TEMPO.CO, Makassar - Kenaikan BI rate sebesar 25 basis poin dari 7.00 persen menjadi 7,25 persen dinilai banyak pihak akan memicu perlambatan pertumbuhan ekonomi di Indonesia.
Pengamat Ekonomi Unniversitas Hasanuddin, Syarkawi Rauf mengatakan, kebijakan BI menaikkan BI rate tentu sebagai upaya untuk memperkuat likuiditas keuangan. Dimana BI berharap dana asing yang keluar akibat pelemahan nilai tukar rupiah kembali bisa masuk ke indonesia. Namun, menurut Syarkawi dana asing yang masuk ke Indonesia itu dominan hanya berputar di pasar modal. "Ini juga yang harus diantisipasi oleh pemerintah khususnya BI," katanya, Jumat 13 September 2013.

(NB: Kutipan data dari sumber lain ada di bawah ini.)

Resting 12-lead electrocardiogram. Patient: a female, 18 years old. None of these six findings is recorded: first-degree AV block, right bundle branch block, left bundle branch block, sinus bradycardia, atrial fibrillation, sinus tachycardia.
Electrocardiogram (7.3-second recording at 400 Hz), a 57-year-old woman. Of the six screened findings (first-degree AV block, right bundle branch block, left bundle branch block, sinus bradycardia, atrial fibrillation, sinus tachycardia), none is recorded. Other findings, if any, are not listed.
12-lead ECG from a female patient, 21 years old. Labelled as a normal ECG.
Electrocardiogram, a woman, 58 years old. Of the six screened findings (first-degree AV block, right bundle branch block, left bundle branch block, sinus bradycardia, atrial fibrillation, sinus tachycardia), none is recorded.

Upaya antisipasi yang dimaksud Syarkawi adalah bagaimana pemerintah dan BI mengupayakan dana yang terkumpul tadi bisa disalurkan ke sektor riil. "Sehingga bisa memberikan pengaruh yang signifikan terhadap pertumbuhan ekonomi secara nyata," papar Syarkawi.
Adapun dampak terhadap sektor ekonomi Sullsel, Syarkawi menilai tentunya akan berdampak cukup signifikan, pasalnya, Sulsel khususnya kota Makassar pertumbuhan ekonominya masih didominasi oleh sektor konsumsi. Di lain sisi, kenaikan BI rate memicu penurunan di sektor konsumsi.

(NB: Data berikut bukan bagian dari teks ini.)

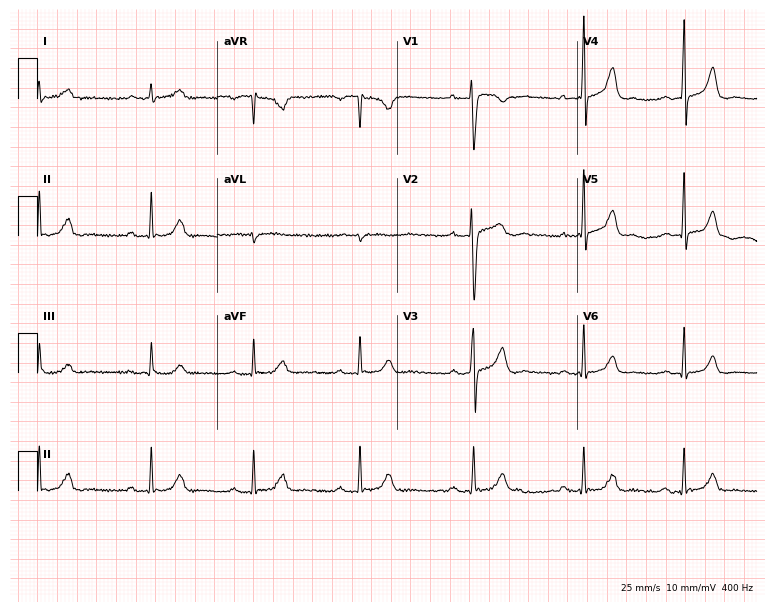
Standard 12-lead ECG recorded from a man, 33 years old (7.3-second recording at 400 Hz). Read as a normal ECG.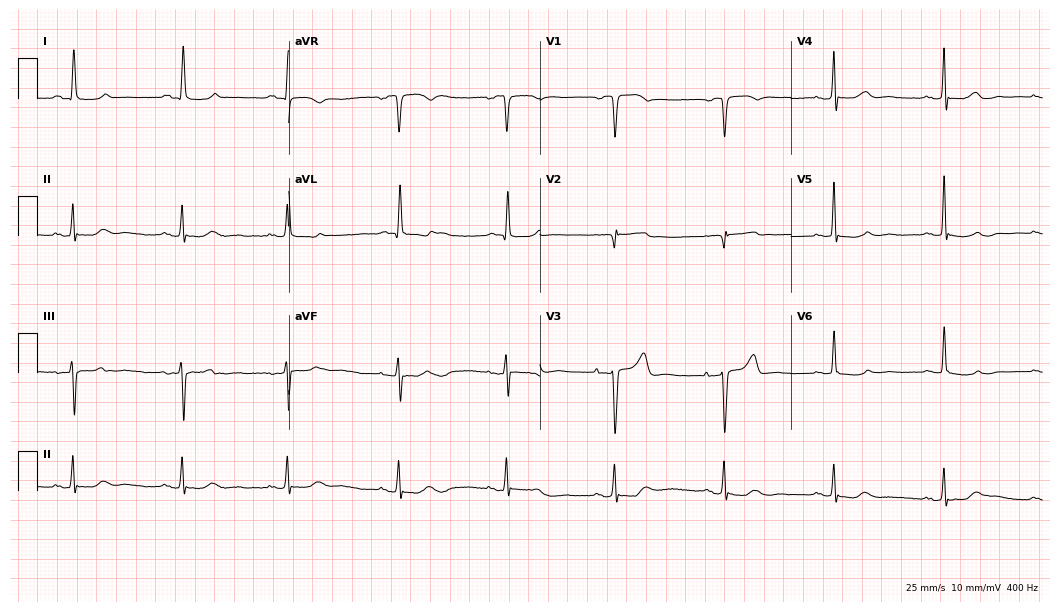
Resting 12-lead electrocardiogram (10.2-second recording at 400 Hz). Patient: a woman, 85 years old. None of these six findings is recorded: first-degree AV block, right bundle branch block, left bundle branch block, sinus bradycardia, atrial fibrillation, sinus tachycardia. Only these six findings were labelled.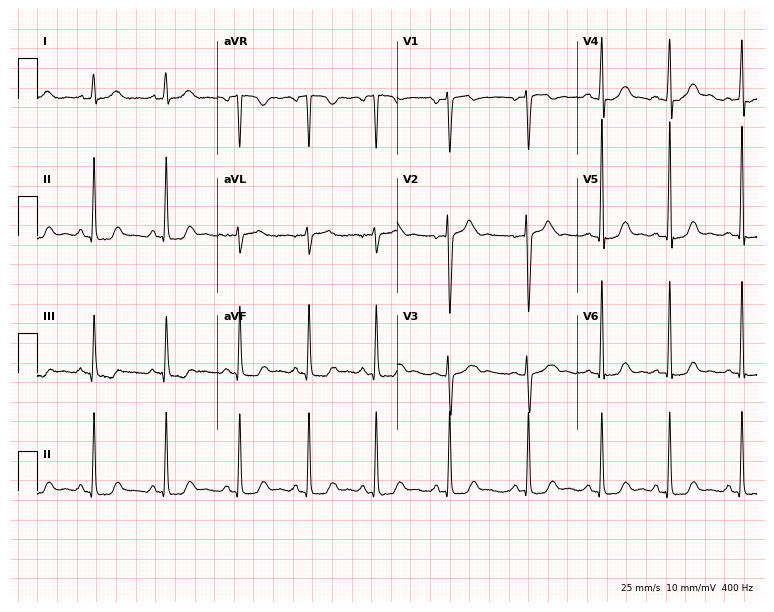
Standard 12-lead ECG recorded from a woman, 31 years old. Read as a normal ECG.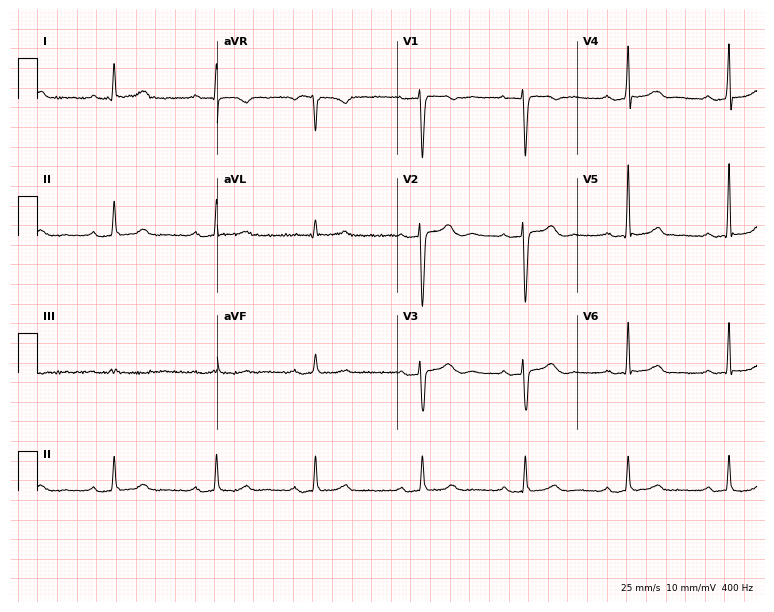
Resting 12-lead electrocardiogram (7.3-second recording at 400 Hz). Patient: a 38-year-old male. The tracing shows first-degree AV block.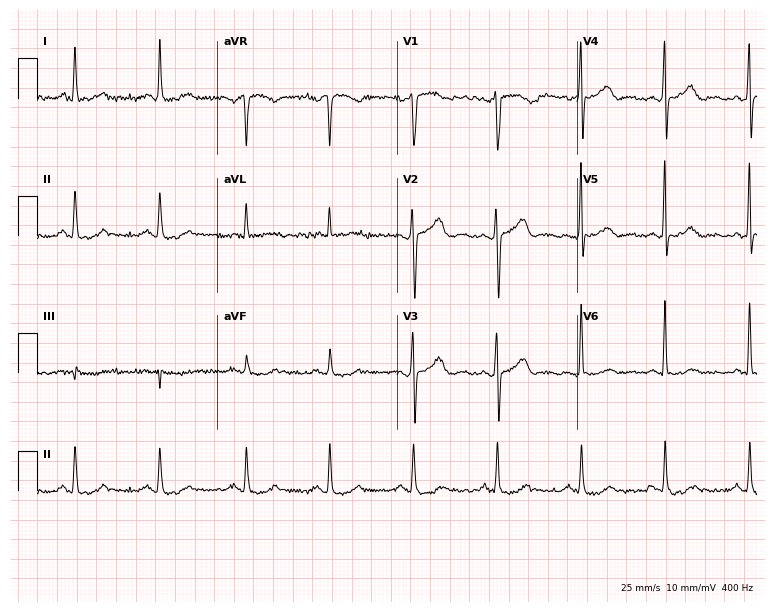
Resting 12-lead electrocardiogram. Patient: a 43-year-old woman. Read as a normal ECG.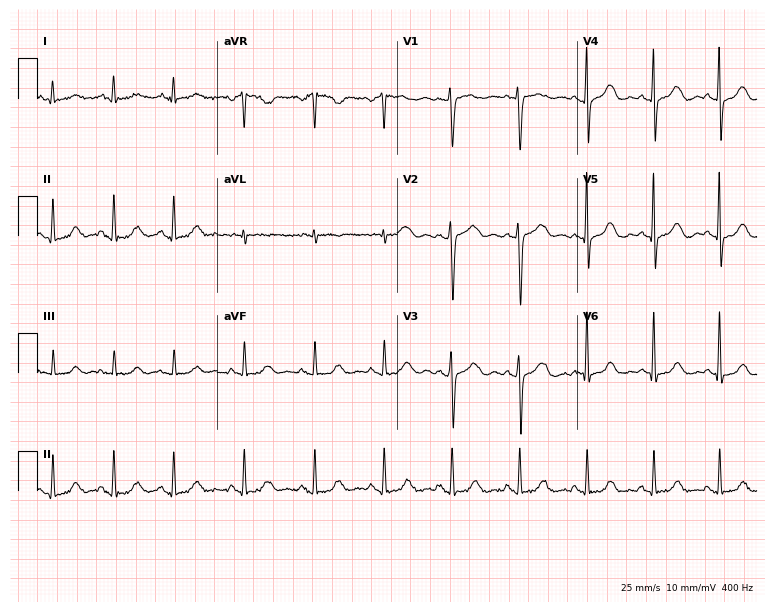
12-lead ECG from a woman, 52 years old. No first-degree AV block, right bundle branch block (RBBB), left bundle branch block (LBBB), sinus bradycardia, atrial fibrillation (AF) or sinus tachycardia recorded for this tracing.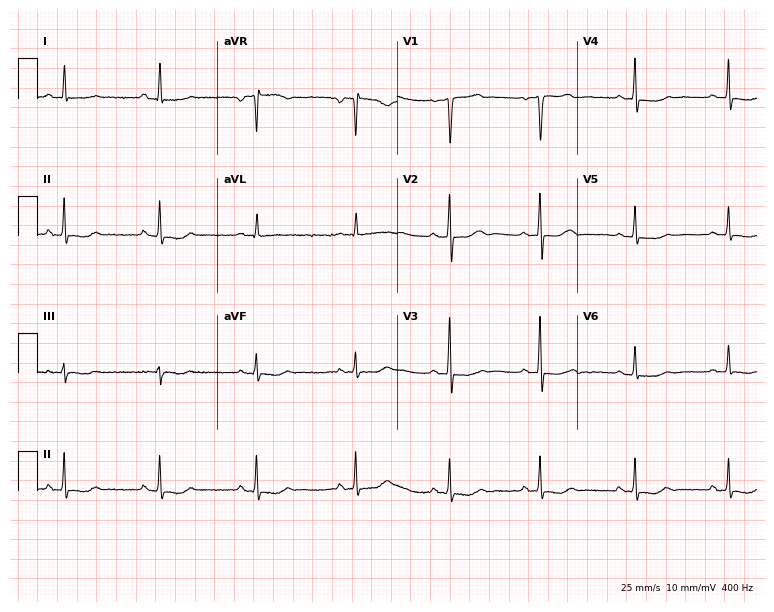
ECG — a 67-year-old woman. Screened for six findings — first-degree AV block, right bundle branch block (RBBB), left bundle branch block (LBBB), sinus bradycardia, atrial fibrillation (AF), sinus tachycardia — none is recorded. Only these six findings were labelled.

"Mulai dari barang elektronik, kendaraan, rumah, kartu kredit," katanya. Dengan penurunan sektor konsumsi bisa dipastikan memicu perlambatan ekonomi. Hal ini karena penopang ekonomi Sulsel masih didominasi oleh sektor konsumsi. "Tentunya ini efeknya akan meluas," ujarnya.
Sedang Hamid Paddu, pengamat ekonomi di Sulsel mengatakan, kebijakan BI menaikkan BI rate merupakan upaya keras dari BI untuk menstabilkan rupiah dengan berusaha keras menurunkan kurs dollar agar inflasi teratasi. Akibatnya, menurut Hamid Paddu, kondisi ini akan berimbas memperlambat sektor riil sehingga pertumbuhan ekonomi pasti akan lebih rendah. "Namun upaya ini diharapkan bisa menenangkan pasar uang sehingga tetap menarik bagi investor asing untuk membawa uangnya ke Indonesia," katanya.

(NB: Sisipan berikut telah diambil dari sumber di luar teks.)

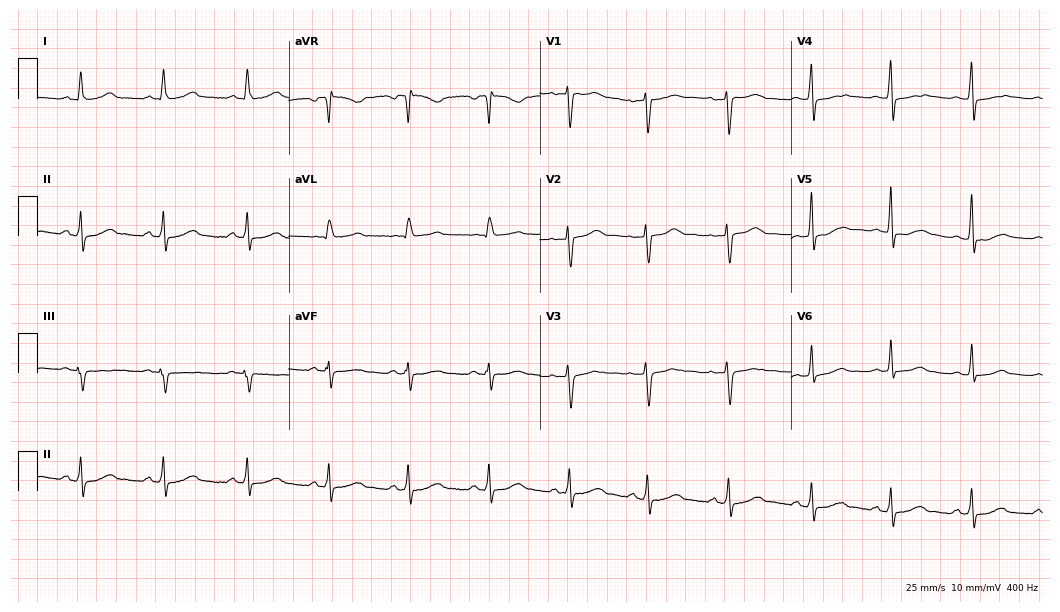
ECG — a woman, 41 years old. Labelled as a normal ECG.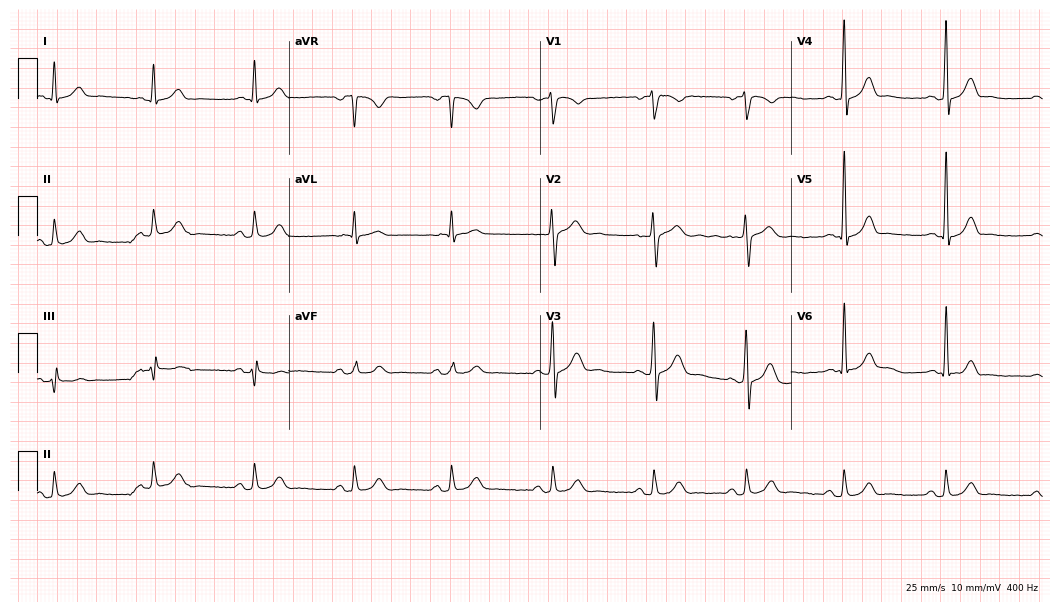
Electrocardiogram, a 38-year-old male patient. Overall reading on record: normal ECG.

Mengenai dampak BI rate terhadap koreksi pertumbuhan ekonomi Sulsel khususnya kota Makassar, menurut Hamid Paddu koreksinya tidak terlalu signifikan. Pasalnya, perlambatan ekonomi lebih banyak terpengaruh di wilayah yang kegiatan ekonominya banyak di pengaruhi oleh pasar uang dan sektor industri "Itu banyak di pulau Jawa dan Sumatera," ungkapnya.
Ketua Perhimpunan Bank-Bank Nasional (Perbanas) Sulsel, Andrew Wong Jaya mengungkapkan hasil rapat Dewan Gubernur BI yang kembali menaikkan suku bunga acuan sebesar 7,25 persen dipastikan akan membuat lambat sejumlah sektor terutama penyaluran kredit.
Kepala divisi ekonomi moneter Bank Indonesia wilayah Sulawesi, Maluku dan Papua (Sulampua), Gusti Raezal Eka Putra mengatakan, kenaikan BI Rate dari 7 persen menjadi 7,25 persen merupakan langkah-langkah lanjutan dari BI untuk pengendalian inflasi, stabilitas nilai tukar rupiah, serta untuk memastikan berlangsungnya penyesuaian defisit transaksi berjalan pada tingkat yang sustainable. "Sekarang sasarannya adalah stabilisasi perekonomian," ungkapnya.